El cielo se tiño de sangre Guane
Los Guane murieron en defensa de sus tierras y de sus derechos naturales y sacrosantos. El español en su gran afán de apoderarse de las riquezas ajenas. Luego de la carnicería partieron satisfechos de la acción alcanzada. La ardentía y belicosidad de los naturales al mando de MACAREGUA y de las gentes de las tribus vecinas hizo que los conquistadores se vieran obligados a cambiar de ruta llegando a GUANENTA.

 Guane estaba enterada de la invasión de los españoles por lo que les tenían preparado el recibimiento. Los indios, justamente enfurecidos, lucharon con un enloquecido arrojo que les trasmitía el hecho de ser comandados por el propio Cacique Guanentá Jefe máximo de toda la etnia desde Xeriras. Este hombre, según relatos de los ancianos del Municipio de Los Santos, “no conocía el miedo…”

“Los Guane tocaban sus trompetas de caracoles, levantaron una espantosa gritería y además de disparar sus dardos y flechas envenenadas, arrojaban grandes piedras hacia la hoya del río, para impedir el avance español”. Los conquistadores, al ver el arresto de los indígenas se unieron en un solo escuadrón y resolvieron hacer a los naturales una artera jugada.

En Busca de la tumba del Cacique
“Dejaron en el frente de batalla unos pocos soldados con algunos indios amigos y el resto de los arcabuceros y toda la caballería dieron la vuelta y sorprendieron a los indios por la espalda, atacándolos con tanta crueldad que quedaron tantos muertos y heridos que fueron pocos los que escaparon”.  Los Españoles acogieron su botín, particularmente varias piezas de oro que traían los muertos, para seguir su sangrienta conquista.

El gran CACIQUE GUANENTA ofrendó su vida en defensa de los suyos en este encuentro con el invasor. Fue un hombre de valentía y arrojo incomparables, siempre estuvo marchando con sus subalternos, iba a la vanguardia para infundirles valor.  “Fue el más esforzado y mayormente preocupado por el bien y el honor de su raza”.

Galeano satisfecho de la hecatombe con sus soldados marcharon a BUTAREGUA. Los indios no esperaron a los españoles,  ya sabían de la crueldad que habían mostrado con sus vecinos de Guanentá. Abandonaron sus chozas y se fortificaron en la parte alta, en las cuevas y salientes de la peña.
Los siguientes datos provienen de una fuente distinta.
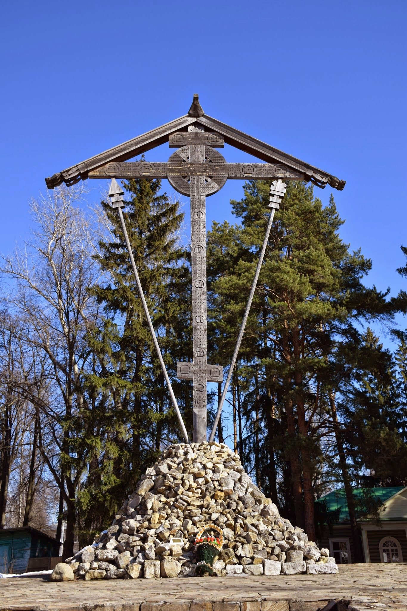 Бутовский полигон: Юбилейная улица, Дрожжино, Ленинский район, Московская область

Los españoles, con táctica depravada, simularon subir hacia ellos y estando ya cerca de la parte alta, se devolvieron, haciendo creer a los indios que lo hacían por temor a ellos. Así lograron que éstos descendieran en su persecución hacia la parte baja, donde era más fácil combatirlos. Galeano y sus acompañantes los embistieron sacrificando inoficiosamente a centenares muchos indígenas.

El Río un testigo mudo
Debemos anotar que ninguno de los historiadores mencionan víctimas españolas en estas batallas, a no ser la de Pedro Vásquez. Al contrario, cuentan que a los nativos que murieron en defensa de sus tierras y de sus derechos naturales y sacrosantos por millares.  Aquí murió físicamente el Cacique Guanentá y señor de las tierras de Guane, pero igualmente se hizo inmortal para la humanidad. A pesar de ser la antigua sede Cacique, hoy, un lugar turístico, no hay un monumento a su memoria.
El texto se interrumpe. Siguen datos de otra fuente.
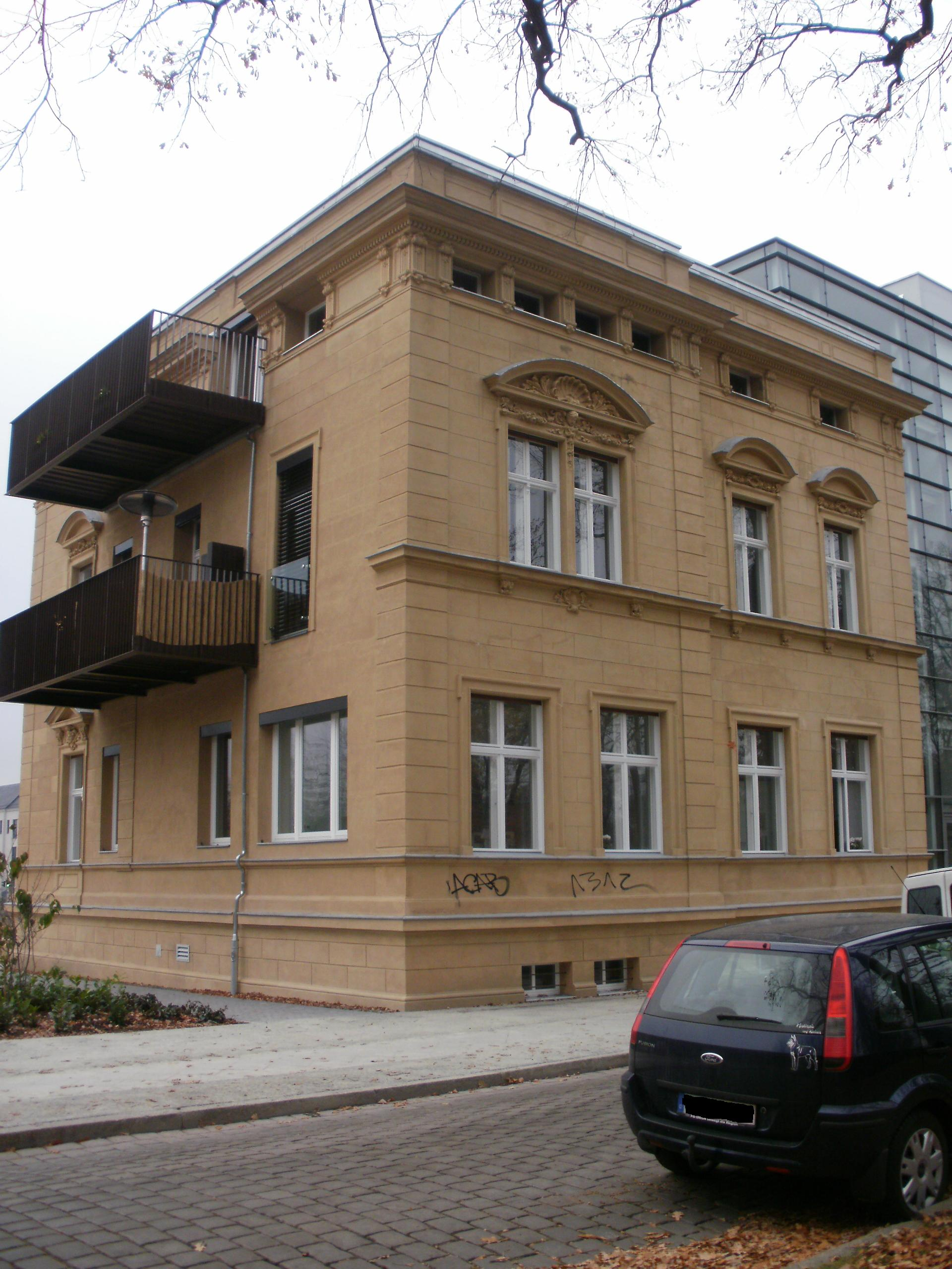 Fabrikantenvilla Ostrower Damm 17, Cottbus

Líder indígena jefe supremo del pueblo Guane, quien se opuso a las violaciones y genocidio cometido por los conquistadores españoles y el Papado de turno quienes bajo el derecho internacional de la época (Bulas Papales), cometieron todos los atropellos que la mente humana pueda concebir. Vivió en Xérira, (Hoy Los Santos Santander). Murió  en 1549. Hace poco fue descubierta su tumba en una cueva a la que  es posible acceder a través de caminos muy escarpados y peligrosos frente a los elevados farallones del Cañón del Río Chicamocha. El investigador colombiano, Alejandro Navas, escribió una admirable obra de estudio y análisis arqueológico, llamado La Caverna del Guerrero”,  reconocida como la tumba del cacique Guanentá.